White Blossom Clover
- Takes a wide range of soils and climates
- Fixes to 125 lbs of nitrogen an acre
- Good grazing quality
- Grows very tall
White Blossom Sweet Clover is a legume that is later maturing than Yellow Blossom and is taller and coarser. It is palatable early and can also be hayed early. It is mostly used as a soil builder or bee habitat. This clover is a short lived perennial or biennial.
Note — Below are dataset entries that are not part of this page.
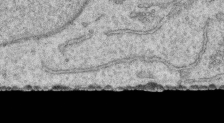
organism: Human
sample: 1205lu cells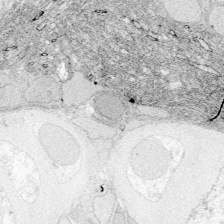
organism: Zebrafish
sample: Whole-Brain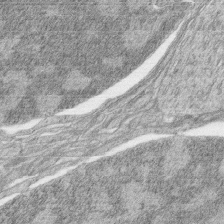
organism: Zebrafish
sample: synaptic ribbons in rod cells and cone cells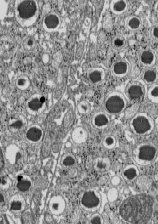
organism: C57BL Mouse
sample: Pancreatic islet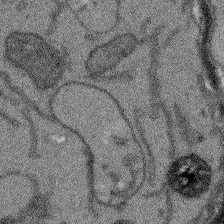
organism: Arabidopsis thaliana
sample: Root tip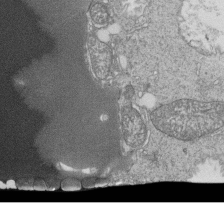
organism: Tetrahymena
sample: Cilia in tetrahymena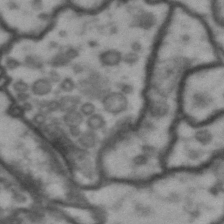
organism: Drosophila
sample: Brain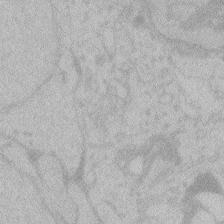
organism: Zebrafish
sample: Macrophage infected with Toxoplasma gondii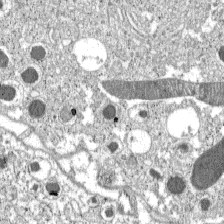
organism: C57BL Mouse
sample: Pancreatic islet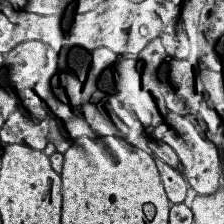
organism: Human
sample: Temporal Lobe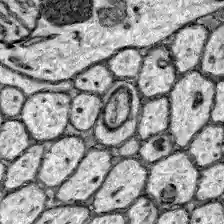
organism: Zebrafish
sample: Brain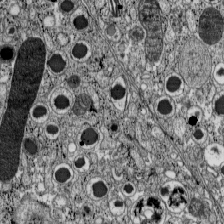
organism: C57BL Mouse
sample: Pancreatic islet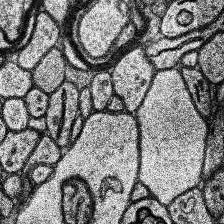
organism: Human
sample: Temporal Lobe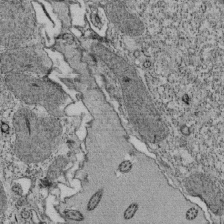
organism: Tetrahymena
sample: Cilia in tetrahymena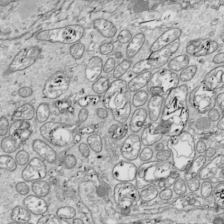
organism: Drosophila
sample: Cell division; meiosis; drosophila spermatocytes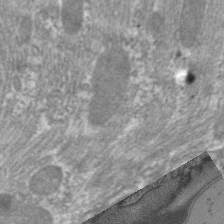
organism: C. elegans
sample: Pharynx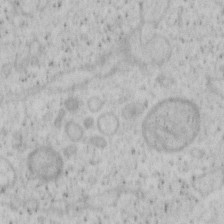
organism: Human
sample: HeLa cells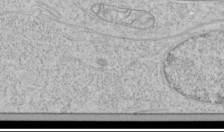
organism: Human
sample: Mitochondria in HCT116 cells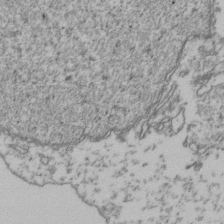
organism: Human
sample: Activated Jurkat CD4+ T cells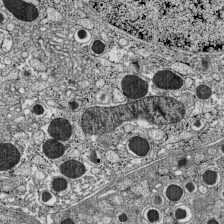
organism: C57BL Mouse
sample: Pancreatic islet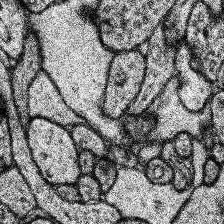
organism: Human
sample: Temporal Lobe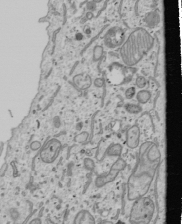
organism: Human
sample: Mitochondria in U2OS cells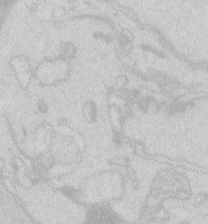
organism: Zebrafish
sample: Macrophage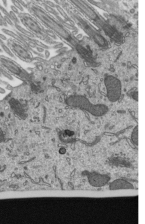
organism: Mouse
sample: Mouse epididymis efferent ductule cilia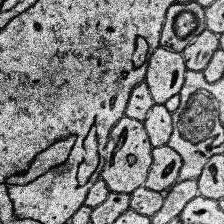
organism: Human
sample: Temporal Lobe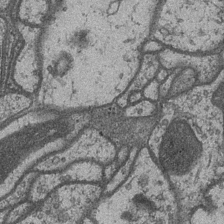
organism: Drosophila
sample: Optic medulla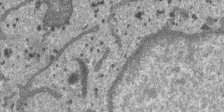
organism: Human
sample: Lung epithelial cells infected with SARS-CoV-2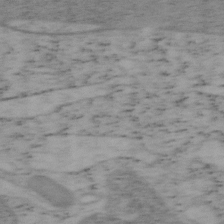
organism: Mouse
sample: OT-I killer T cells with ID8 ovarian cancer cells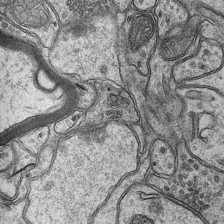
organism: Mouse
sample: CA1 Hippocampus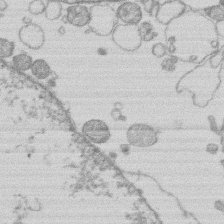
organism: Human
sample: Macrophage cells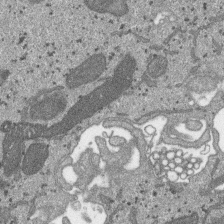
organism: Human
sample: Lung epithelial cells infected with SARS-CoV-2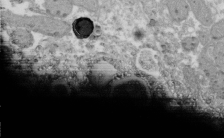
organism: Xenopus
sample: Cilia; centrioles in frog embryo cells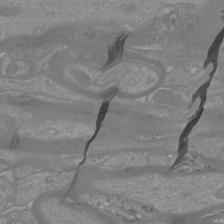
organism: Mouse
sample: Cortical neurons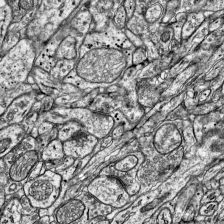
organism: Mouse
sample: Visual Cortex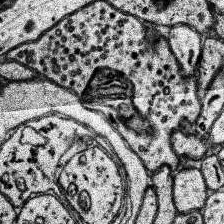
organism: Human
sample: Temporal Lobe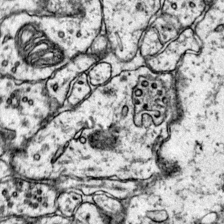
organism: Mouse
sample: Primary visual cortex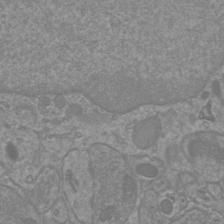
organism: Mouse
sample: Cortical neurons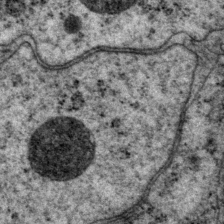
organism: P. pacificus
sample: Pharynx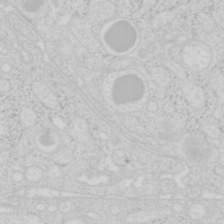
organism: Mouse
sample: Pancreas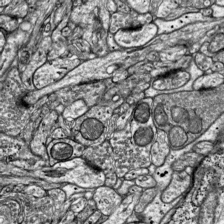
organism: Mouse
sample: Visual Cortex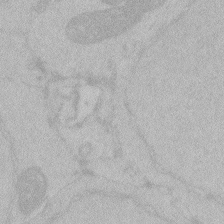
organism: Zebrafish
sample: Macrophage infected with Toxoplasma gondii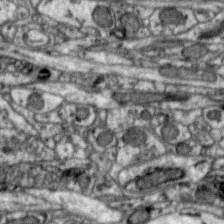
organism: Zebra finch
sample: Brain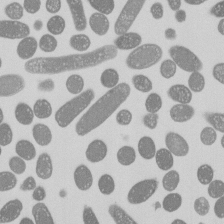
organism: E. coli
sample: Bacterial nucleoid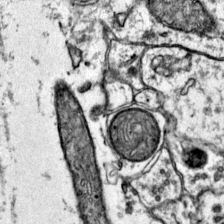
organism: Mouse
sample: Primary visual cortex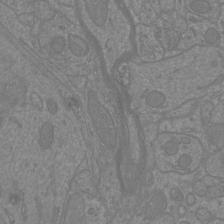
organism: Mouse
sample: Cortical neurons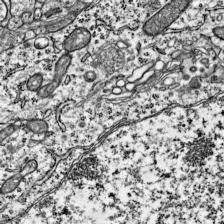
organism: Mouse
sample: Visual Cortex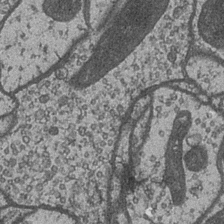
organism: Drosophila
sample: Optic medulla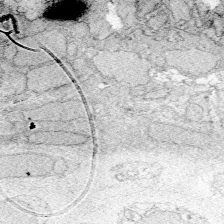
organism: Zebrafish
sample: Whole-Brain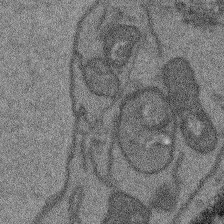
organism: Arabidopsis thaliana
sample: Root tip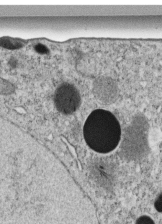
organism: C. elegans
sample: C. elegans embryo early stage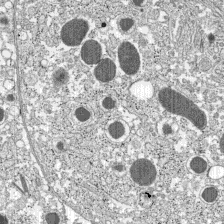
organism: C57BL Mouse
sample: Pancreatic islet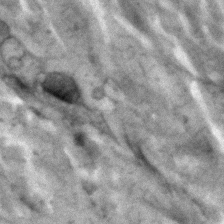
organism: Human
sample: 1205lu cells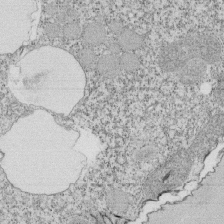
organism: Tetrahymena
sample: Cilia in tetrahymena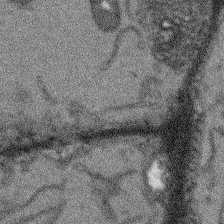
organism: Arabidopsis thaliana
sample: Root tip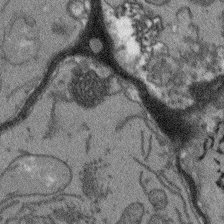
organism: Arabidopsis thaliana
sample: Root tip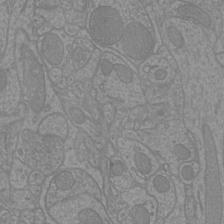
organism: Mouse
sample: Cortical neurons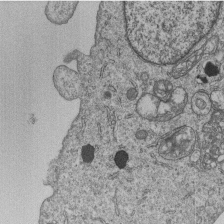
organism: Human
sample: MDA-MB-231 cells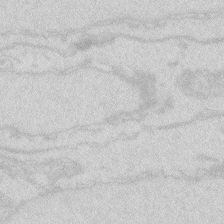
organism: Zebrafish
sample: Macrophage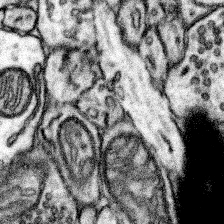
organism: Mouse
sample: Somatosensory cortex neuropil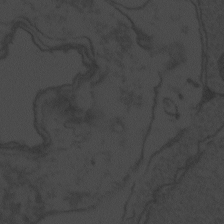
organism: Zebrafish
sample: Macrophage infected with Toxoplasma gondii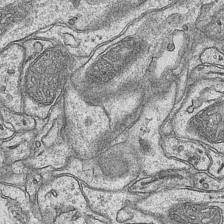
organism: Mouse
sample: CA1 Hippocampus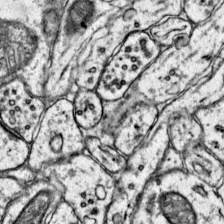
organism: Mouse
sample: Primary visual cortex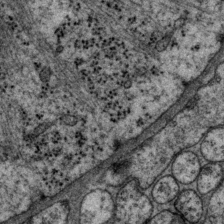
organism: P. pacificus
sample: Pharynx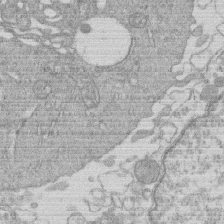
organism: Human
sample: Macrophage cells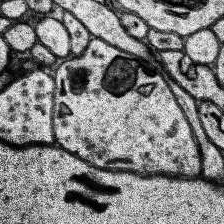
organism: Human
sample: Temporal Lobe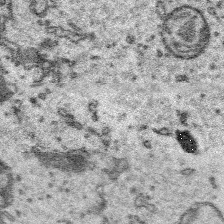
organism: Platynereis dumerilii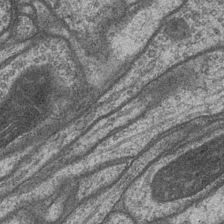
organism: Drosophila
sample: Optic medulla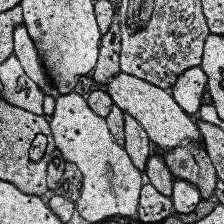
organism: Human
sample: Temporal Lobe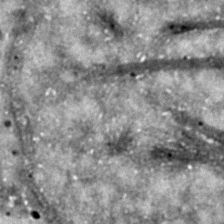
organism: C. elegans
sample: C. elegans embryo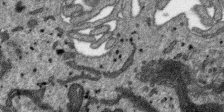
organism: Human
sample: Lung epithelial cells, uninfected (mock) control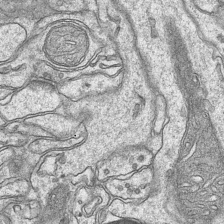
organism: Mouse
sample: CA1 Hippocampus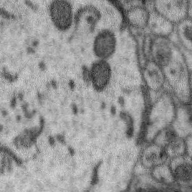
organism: Zebra finch
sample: Brain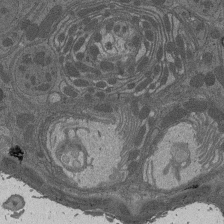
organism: Drosophila
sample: Antenna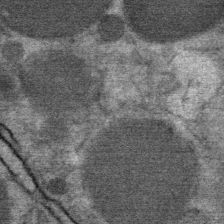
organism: Mouse
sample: Mouse Salivary gland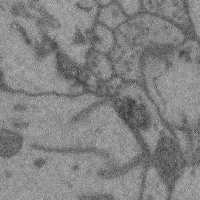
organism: Mouse
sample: Cerebral cortex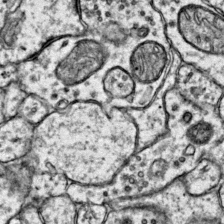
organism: Mouse
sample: Primary visual cortex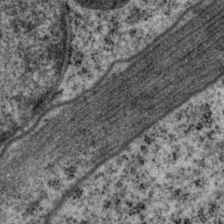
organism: P. pacificus
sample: Pharynx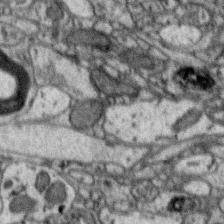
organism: Zebra finch
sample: Brain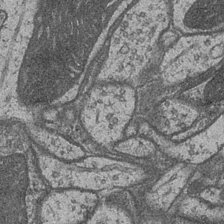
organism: Drosophila
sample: Optic medulla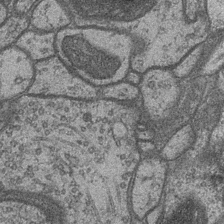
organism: Drosophila
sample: Optic medulla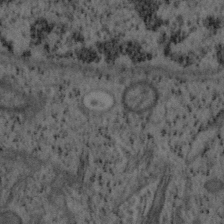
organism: Human
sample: HeLa cells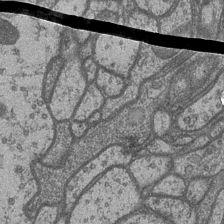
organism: Drosophila
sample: Optic medulla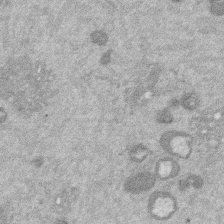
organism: Mouse
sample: Dividing mouse embryo 1 cell stage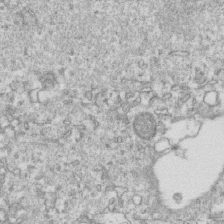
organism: Mouse
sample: Activated OT-1 CD8+ T cells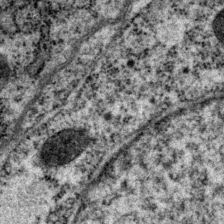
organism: P. pacificus
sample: Pharynx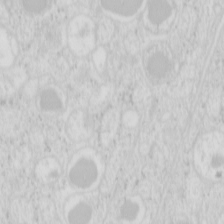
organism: Mouse
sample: Pancreas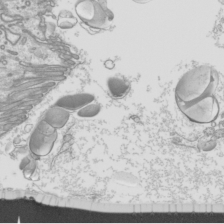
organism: Mouse
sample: Cilia; mouse epididymis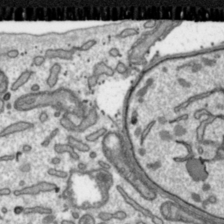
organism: Toxoplasma gondii
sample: Parasites in a vacuole inside a host cell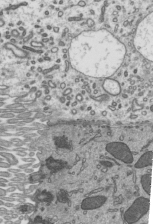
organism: Mouse
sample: Mouse epididymis efferent ductule cilia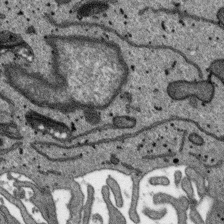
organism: Human
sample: Lung epithelial cells, uninfected (mock) control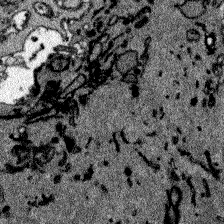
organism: Zebrafish
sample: Larval olfactory bulb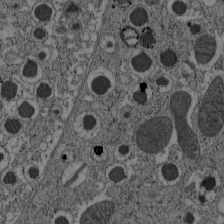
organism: C57BL Mouse
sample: Pancreatic islet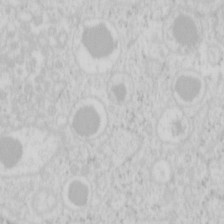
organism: Mouse
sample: Pancreas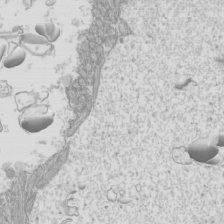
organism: Mouse
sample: Cilia; mouse epididymis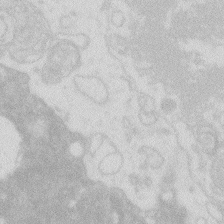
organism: Zebrafish
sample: Macrophage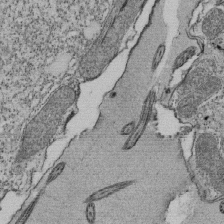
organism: Tetrahymena
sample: Cilia in tetrahymena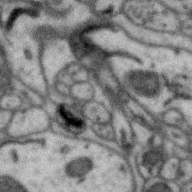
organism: Zebra finch
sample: Brain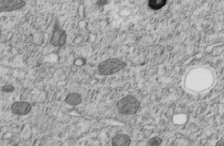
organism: C. elegans
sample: C. elegans embryo early stage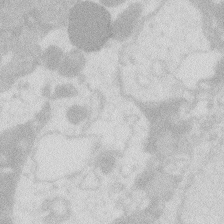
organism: Zebrafish
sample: Macrophage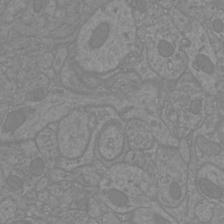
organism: Mouse
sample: Cortical neurons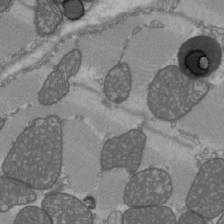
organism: C57BL Mouse
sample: Heart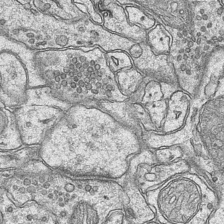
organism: Mouse
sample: CA1 Hippocampus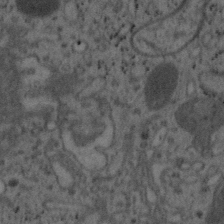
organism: Human
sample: HeLa cells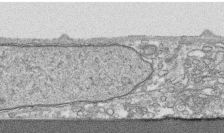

Yellow Blossom Sweet Clover
- Most drought-tolerant of forage legumes
- Quite winter-hardy
- Penetrates deep down in soil
- Adds up to 275 lbs. N/A and valuable organic matter
Yellow blossom sweetclover is not a true clover but is probably more closely related to alfalfa. Sweetclover leaves look much like alfalfa, but the margins of alfalfa leaflets are serrated only on the tips. Sweetclover leaflets are serrated around their entire margin. It is typically a biennial, grows 2-6 feet high, and as the name implies, produces yellow flowers. It is used for forage, cover cropping, conservation, and honey making. When compared to the white flowering types of sweetclover, yellow blossom blooms roughly 2 weeks earlier and also matures earlier, usually grows less upright, possesses finer stems, and is less productive and less winter-hardy. However, yellow blossom sweetclover persists better in pastures and tolerate adverse conditions better than white varieties. Sweetclover can produce and deposit a high percentage of hard seeds that persist in the soil for many years. This accounts for its consistent volunteering in many areas.